= East New York Loop =

Former New York City rapid transit line

The East New York Loop was a short rapid transit structure in the East New York neighborhood of Brooklyn, New York City, connecting the Fulton Street Elevated and Broadway Elevated, and its associated service patterns. The changes were unpopular with residents and soon undone; the loop was later used to connect the Canarsie Line to the Broadway Elevated. As part of the Dual Contracts, the loop was torn down and replaced by the multi-level Broadway Junction.

== Layout ==
The Loop complex consisted of an at-grade grand union junction (configured as two doubled wyes) providing all possible connections between the Broadway Elevated and the Fulton Street Elevated, with a single curved platform along the Cypress Hills-bound Broadway Line, Park Row-bound Fulton Street Line, and the track for Cypress Hills-bound Broadway trains to switch to the Park Row-bound Fulton Street line, as well as an island platform on the Fulton Street line and a side platform on the Broadway Ferry-bound Broadway line.

==History==
The Brooklyn Rapid Transit Company acquired the Broadway Elevated (Brooklyn Union Elevated Railroad) on March 25, 1899, and the Fulton Street Elevated (Kings County Elevated Railway) on July 6, 1899. Plans were soon made for a connection at East New York, where the two lines came within a block of each other.

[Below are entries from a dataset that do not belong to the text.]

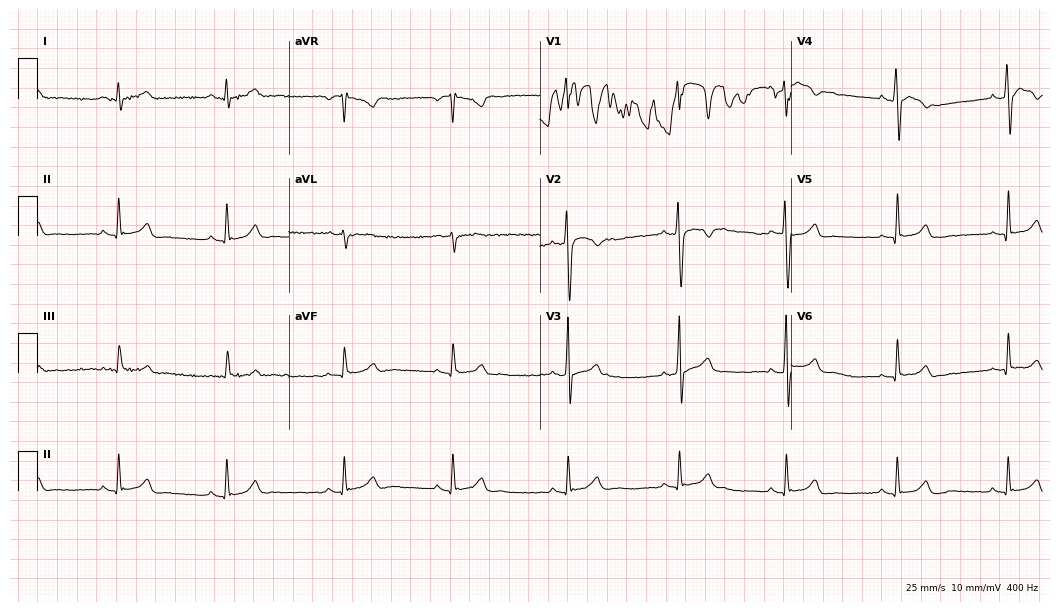
Resting 12-lead electrocardiogram. Patient: a male, 22 years old. None of these six findings is recorded: first-degree AV block, right bundle branch block, left bundle branch block, sinus bradycardia, atrial fibrillation, sinus tachycardia. Other findings, if any, are not listed.
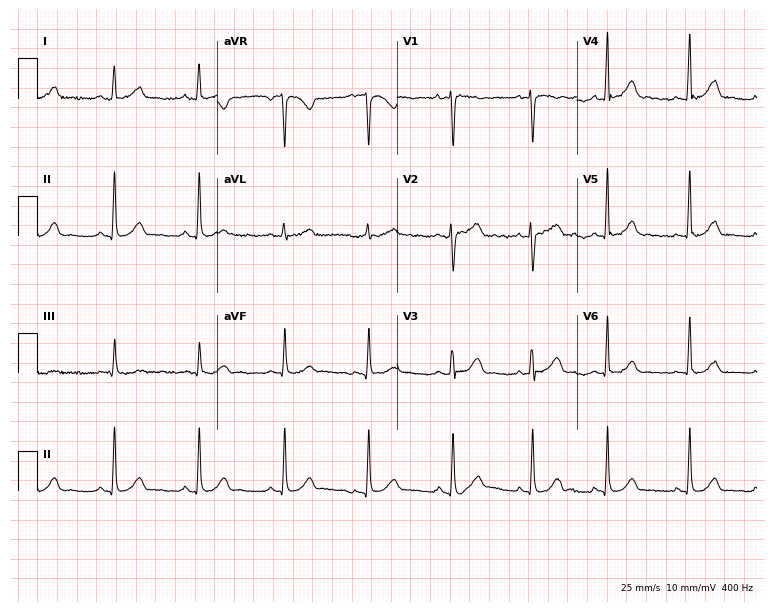
Standard 12-lead ECG recorded from a woman, 40 years old (7.3-second recording at 400 Hz). Read as a normal ECG.
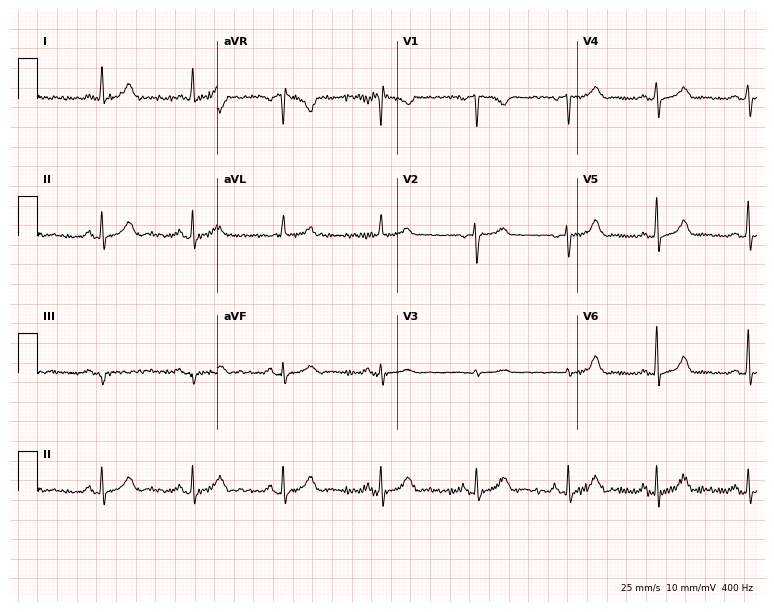
Standard 12-lead ECG recorded from a female patient, 44 years old. Read as a normal ECG.

Free transfers would be implemented between the elevated and surface lines here. The electrified loop opened on August 8, 1900, and immediately received complaints because of a forced transfer at the loop to shuttle trains or surface cars to continue beyond East New York during off-peak hours. The new service pattern was blamed for poor school attendance. The Loop service was discontinued prior to 1906, though the structure remained until the reconfiguration under the Dual Contracts.